Obstructive sleep apnea (OSA) and upper airway resistance syndrome (UARS) represent two distinct but related entities in the spectrum of sleep-disordered breathing (SDB). OSA is characterized by repetitive partial or complete collapse of the upper airway during sleep, resulting in disruptions of normal sleep architecture and usually associated with arterial desaturations.1 If these respiratory events occur more than five times per hour of sleep and are associated with symptoms, most commonly snoring, excessive daytime fatigue, and witnessed apneas, the term obstructive sleep apnea/hypopnea syndrome (OSAHS) is applied.2 UARS is a more recent entity and describes patients with symptoms of OSA and polysomnographic evidence of sleep fragmentation but who have minimal obstructive apneas or hypopneas (Respiratory Disturbance Index < 5) and do not exhibit oxyhemoglobin desaturation.
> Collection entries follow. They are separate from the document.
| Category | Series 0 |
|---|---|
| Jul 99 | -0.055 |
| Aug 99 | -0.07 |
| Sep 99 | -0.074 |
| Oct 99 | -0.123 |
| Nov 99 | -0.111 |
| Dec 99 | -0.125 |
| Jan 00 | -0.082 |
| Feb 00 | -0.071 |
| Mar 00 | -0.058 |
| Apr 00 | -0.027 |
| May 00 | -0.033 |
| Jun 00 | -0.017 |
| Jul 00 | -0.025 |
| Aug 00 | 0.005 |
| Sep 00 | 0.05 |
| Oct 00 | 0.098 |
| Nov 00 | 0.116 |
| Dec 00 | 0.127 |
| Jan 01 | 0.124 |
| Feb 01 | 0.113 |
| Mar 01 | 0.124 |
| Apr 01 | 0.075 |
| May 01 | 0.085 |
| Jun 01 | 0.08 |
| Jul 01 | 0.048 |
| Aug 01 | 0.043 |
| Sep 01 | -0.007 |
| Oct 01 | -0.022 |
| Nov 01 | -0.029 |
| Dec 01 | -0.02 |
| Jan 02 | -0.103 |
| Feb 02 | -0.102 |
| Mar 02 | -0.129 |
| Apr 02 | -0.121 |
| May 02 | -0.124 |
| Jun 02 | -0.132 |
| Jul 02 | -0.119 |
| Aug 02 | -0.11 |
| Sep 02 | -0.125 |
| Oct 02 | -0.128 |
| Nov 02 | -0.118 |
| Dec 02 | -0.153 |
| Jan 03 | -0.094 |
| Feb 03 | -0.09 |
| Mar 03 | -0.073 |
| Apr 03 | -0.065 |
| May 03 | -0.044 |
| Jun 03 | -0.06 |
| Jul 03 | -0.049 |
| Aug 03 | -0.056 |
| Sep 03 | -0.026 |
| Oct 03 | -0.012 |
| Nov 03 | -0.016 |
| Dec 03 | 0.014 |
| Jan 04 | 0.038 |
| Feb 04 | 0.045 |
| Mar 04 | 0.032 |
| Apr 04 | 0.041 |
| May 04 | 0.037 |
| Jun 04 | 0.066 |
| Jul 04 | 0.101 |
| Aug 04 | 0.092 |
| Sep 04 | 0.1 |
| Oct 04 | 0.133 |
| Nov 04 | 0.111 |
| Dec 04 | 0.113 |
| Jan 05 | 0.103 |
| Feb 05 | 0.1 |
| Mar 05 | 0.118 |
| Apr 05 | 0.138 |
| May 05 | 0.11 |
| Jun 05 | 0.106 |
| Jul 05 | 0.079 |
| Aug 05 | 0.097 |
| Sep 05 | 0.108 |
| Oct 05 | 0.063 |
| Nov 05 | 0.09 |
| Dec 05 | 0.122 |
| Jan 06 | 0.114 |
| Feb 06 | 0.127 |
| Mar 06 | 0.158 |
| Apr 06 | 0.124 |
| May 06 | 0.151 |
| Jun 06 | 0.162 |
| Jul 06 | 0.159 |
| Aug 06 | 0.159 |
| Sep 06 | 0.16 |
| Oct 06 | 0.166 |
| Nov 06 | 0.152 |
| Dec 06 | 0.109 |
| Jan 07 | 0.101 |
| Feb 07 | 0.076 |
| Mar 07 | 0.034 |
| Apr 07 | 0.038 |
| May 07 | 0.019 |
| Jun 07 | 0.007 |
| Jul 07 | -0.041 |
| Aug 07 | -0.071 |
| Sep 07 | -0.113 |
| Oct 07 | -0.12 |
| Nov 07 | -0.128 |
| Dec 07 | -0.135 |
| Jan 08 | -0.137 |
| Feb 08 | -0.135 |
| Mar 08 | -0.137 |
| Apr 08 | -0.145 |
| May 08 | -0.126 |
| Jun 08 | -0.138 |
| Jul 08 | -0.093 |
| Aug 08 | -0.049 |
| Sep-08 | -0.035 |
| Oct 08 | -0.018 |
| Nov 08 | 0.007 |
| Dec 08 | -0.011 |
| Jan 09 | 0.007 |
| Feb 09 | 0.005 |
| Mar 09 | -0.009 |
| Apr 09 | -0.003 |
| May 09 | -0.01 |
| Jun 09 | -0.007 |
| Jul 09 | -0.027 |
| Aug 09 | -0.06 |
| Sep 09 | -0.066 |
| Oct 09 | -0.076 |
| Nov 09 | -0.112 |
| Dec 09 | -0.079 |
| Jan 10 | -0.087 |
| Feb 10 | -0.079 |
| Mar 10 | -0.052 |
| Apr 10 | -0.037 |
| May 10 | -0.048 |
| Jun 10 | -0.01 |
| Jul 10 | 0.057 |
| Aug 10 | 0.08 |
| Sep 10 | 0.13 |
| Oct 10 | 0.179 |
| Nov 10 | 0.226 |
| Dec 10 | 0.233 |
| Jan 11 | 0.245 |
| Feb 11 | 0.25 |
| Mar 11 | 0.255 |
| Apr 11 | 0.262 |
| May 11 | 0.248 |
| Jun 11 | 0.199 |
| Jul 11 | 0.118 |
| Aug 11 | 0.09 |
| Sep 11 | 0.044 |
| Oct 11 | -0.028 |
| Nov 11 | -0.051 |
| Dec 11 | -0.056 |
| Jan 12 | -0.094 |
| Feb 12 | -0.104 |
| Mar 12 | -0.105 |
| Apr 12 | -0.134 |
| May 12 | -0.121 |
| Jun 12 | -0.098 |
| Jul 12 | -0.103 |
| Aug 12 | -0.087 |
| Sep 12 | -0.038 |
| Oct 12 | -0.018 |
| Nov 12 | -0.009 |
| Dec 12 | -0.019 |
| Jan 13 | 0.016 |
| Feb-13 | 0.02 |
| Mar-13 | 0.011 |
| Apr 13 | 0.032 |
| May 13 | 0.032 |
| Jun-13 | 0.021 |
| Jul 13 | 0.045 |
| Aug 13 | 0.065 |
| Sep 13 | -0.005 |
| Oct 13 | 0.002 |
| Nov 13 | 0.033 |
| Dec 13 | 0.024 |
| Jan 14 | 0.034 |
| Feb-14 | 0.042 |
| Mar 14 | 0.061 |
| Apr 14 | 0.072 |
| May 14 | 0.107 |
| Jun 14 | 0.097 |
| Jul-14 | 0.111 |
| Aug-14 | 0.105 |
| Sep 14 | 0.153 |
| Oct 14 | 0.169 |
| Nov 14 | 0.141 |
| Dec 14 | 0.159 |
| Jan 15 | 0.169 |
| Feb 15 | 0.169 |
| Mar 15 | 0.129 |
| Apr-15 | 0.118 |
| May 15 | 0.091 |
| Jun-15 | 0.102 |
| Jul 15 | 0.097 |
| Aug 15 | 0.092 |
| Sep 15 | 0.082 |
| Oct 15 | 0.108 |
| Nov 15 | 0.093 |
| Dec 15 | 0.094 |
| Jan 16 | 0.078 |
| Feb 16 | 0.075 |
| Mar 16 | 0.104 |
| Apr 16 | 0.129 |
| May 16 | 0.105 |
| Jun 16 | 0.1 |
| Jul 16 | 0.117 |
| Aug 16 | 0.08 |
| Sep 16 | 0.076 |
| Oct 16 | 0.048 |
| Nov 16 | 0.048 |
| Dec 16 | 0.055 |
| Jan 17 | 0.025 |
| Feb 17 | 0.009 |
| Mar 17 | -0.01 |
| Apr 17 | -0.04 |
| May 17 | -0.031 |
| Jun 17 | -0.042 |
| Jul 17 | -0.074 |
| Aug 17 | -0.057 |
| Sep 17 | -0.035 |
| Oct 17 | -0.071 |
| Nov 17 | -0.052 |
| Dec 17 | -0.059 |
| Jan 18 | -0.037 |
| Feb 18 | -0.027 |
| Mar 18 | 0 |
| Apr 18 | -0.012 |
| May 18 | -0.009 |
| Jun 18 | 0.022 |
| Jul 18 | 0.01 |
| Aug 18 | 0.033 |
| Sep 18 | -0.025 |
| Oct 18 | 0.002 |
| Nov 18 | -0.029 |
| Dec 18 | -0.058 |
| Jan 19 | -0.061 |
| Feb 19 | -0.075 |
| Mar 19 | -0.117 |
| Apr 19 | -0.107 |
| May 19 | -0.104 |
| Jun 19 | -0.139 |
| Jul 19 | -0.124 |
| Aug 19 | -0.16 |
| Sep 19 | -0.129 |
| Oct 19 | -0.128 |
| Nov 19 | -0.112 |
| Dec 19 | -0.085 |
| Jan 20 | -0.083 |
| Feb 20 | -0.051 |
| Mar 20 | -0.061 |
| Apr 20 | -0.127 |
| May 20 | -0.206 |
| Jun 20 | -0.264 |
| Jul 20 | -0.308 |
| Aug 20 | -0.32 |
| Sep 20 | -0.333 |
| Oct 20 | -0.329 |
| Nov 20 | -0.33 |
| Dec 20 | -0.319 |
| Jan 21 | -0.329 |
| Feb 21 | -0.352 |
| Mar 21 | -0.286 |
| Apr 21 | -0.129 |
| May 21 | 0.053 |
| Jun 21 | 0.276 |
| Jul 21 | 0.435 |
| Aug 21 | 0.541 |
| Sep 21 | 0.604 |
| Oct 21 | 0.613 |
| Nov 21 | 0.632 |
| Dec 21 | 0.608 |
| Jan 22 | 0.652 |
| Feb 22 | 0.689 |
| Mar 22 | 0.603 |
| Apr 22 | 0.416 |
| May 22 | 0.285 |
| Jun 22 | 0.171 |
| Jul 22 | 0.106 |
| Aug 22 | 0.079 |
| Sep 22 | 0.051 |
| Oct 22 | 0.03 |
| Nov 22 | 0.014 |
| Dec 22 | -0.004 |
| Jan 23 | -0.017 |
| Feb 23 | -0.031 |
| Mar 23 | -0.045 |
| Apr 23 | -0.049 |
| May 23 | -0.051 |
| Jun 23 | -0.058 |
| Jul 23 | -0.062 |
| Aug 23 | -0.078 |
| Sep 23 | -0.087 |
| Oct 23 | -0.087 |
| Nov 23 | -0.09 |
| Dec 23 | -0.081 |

Epidemiologically, OSAHS is estimated to affect 2–5% of the population.3–5 Although it can occur at any age, OSAHS typically presents between the ages of 40 and 60 and increases with age.68 Men are twice as likely to develop OSAHS with an estimated prevalence of 4% vs. 2% in women.8 Other at-risk groups include postmenopausal women911 who have a two to three-fold increase in prevalence of OSAHS, Pacific Islanders, Hispanic-Americans, and blacks.5,1215 Additionally, obesity and weight gain have been shown to be important risk factors in the development and progression of OSAHS inmiddle-aged adults.8,16 UARS epidemiology is less well characterized, and to date, there has been no reliable assessment of its prevalence in the general population. Compared to OSAHS, there appears to be no gender bias,17 and patients with UARS are commonly non-obese (mean Body Mass Index of 25 kg/m2)18,19 and are frequently younger (mean age of 37.5 years).18

OSAHS has been shown to be a gradually progressive disease, even in the absence of weight gain.16,20 Some have attributed this slow progression to upper airway damage characterized by palatal denervation with a localized polyneuropathy and inflammatory cell infiltration of the soft palate thought to be caused by snoring-related vibrations and/or large intraluminal pressure oscillations in the setting of obstruction.21,22 As OSAHS worsens in severity, it has been shown to be associated with the development of significant medical co-morbidities, including hypertension, cardiovascular disease, stroke, obesity, and insulin resistance. Furthermore, the presence of OSAHS has been linked to an increased risk of motor vehicle accidents,2325 impaired daytime performance and quality of life,26,27 and increased mortality independent of co-morbidities.28,29


A thorough history (with participation by the bedpartner if possible) and physical examination are integral to the initial evaluation of patients with suspected SDB. However, studies show that the predictive value of these clinical tools is poor. In an observational study of 594 patients, the sensitivity and specificity of subjective clinical impression in determining the presence of OSAHS were 60% and 63% respectively.30 This study also showed that history, physical examination, and clinician impression were only able to predict OSAHS in about 50% of patients. Furthermore, none of the commonly reported symptoms alone has sufficient predictive value to provide an accurate diagnosis of OSAHS.31 Diagnostic accuracy can be improved by identifying constellations of symptoms, such as snoring and witnessed apneas, which increase the sensitivity and specificity of OSAHS diagnosis to 78% and 67% respectively.32,33 Ultimately, overnight polysomnography remains the gold standard in the initial diagnosis of SDB and the only means of distinguishing OSAHS from UARS. However, as such testing can be expensive, time-consuming, and may not always be readily available, a thorough history and physical examination remain important tools to identify those patients who need further evaluation by polysomnography.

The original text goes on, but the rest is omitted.